The fragment is passed back, examined by another, then another, each confirming a different aspect of what it carries, until the conclusion forms without needing to be stated.

“Origin confirmed,” one of them says. “Older classification. Pre-seal structure.”

That’s enough. But I don’t stop there. I let the next part move outward. Not as a vision. As information.

The same sequence I just gave them doesn’t stay contained within this space.

It spreads, carried through the same channels that move everything else in this war, intercepted, relayed, impossible to isolate once released.

Velkiron will hear it. Drazharel will hear it.

Every faction tied to this conflict will have it before they can decide whether they want it.

No one gets to ignore it now. The commander feels it happen.

“You’ve already sent it,” he says.

“Yes.”

“Without our authorization.”

“Yes.”

A pause.

“You’ve forced the information into the open.”

“Yes.”

There’s no point denying it.

“You’ve removed containment from the situation before we could establish it,” he says.

“You didn’t have it,” I reply. “You just thought you did.”

He is evaluating the full scope of what’s been done here, not just the information itself, but the structure around it.

“You’ve been guiding this,” he says finally.

“Yes.”

“How long?”

“Long enough.”

His expression tightens slightly.

“You’ve positioned every faction into a response state,” he continues. “You’ve removed their ability to delay.”

“Yes.”

“And you expect us to act inside that structure.”

“I expect you to act on what’s coming,” I reply. “The structure is already moving.”

“Full intervention,” he says.

The words come without hesitation.

“Mobilize all units. Priority target is the artifact and any active conduit. Secondary engagement against any force attempting to secure or utilize it.”

Orders move through the ranks without delay, carried outward with efficiency that doesn’t require repetition, each unit already adjusting before the command fully finishes.

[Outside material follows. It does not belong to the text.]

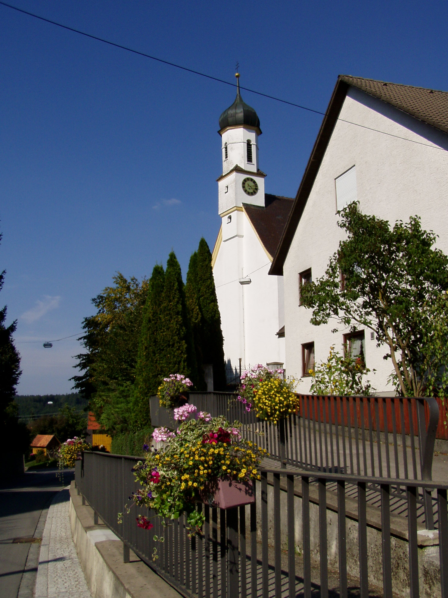 Kapelle in Konradshofen, Scherstetten

Zethon is moving. Finally.

“And the others?” one of them asks.

“They’ll respond,” the commander says. “They don’t have a choice now.”

No, they don’t. He looks back at me.

“You’ve altered the trajectory of this war,” he says. “And placed yourself at the middle of it.”

I don’t answer.

“You’ll remain available,” he says. “We’re not finished with you.”

“I know.”

He turns away, already focused on execution, already moving beyond this moment into what comes next, and the space around us changes again as his forces shift into motion.

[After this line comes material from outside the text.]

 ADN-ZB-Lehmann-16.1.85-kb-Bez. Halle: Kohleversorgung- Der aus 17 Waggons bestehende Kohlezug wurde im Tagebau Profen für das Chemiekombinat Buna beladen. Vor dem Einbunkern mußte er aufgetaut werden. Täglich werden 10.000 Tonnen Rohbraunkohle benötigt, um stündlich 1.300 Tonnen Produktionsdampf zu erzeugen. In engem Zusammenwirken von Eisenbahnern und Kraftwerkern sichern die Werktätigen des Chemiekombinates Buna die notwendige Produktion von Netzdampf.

I let out a breath I didn’t realize I was holding and turn slightly.

Vaedros is watching me, and this time there’s no attempt to interrupt, no question held back, only a steady attention that feels sharper than anything he’s said since we entered this war together, as if he’s finally aligning every piece I kept from him into something whole.

I let him. There is no reason to hold anything in place anymore, no advantage left in delay or careful omission, because everything that mattered has already been set in motion long before this moment demanded explanation.

Every choice I made on the way here settles into place without needing to be named, each silence, each misdirection, each fragment of truth offered at exactly the point it would move things forward without giving anyone the chance to stop it.

This was never about guiding a single outcome or protecting one side long enough for it to win.

That was the illusion I let all of them keep.

What mattered was forcing movement where hesitation would have killed them all, breaking the structure that allowed power to be claimed and held without consequence.

Now there isn’t a single hand that can close around what comes next. Not his. Not Xalith’s. Not Velkiron’s. Not even Zethon’s.

Only something larger, something already unfolding.

I meet his gaze and don’t look away.

“If you’re going to be angry,” I say quietly, the edge of it softened by exhaustion more than caution, “save it for later.”

He smiles.

“We’ll talk about this later,” he replies.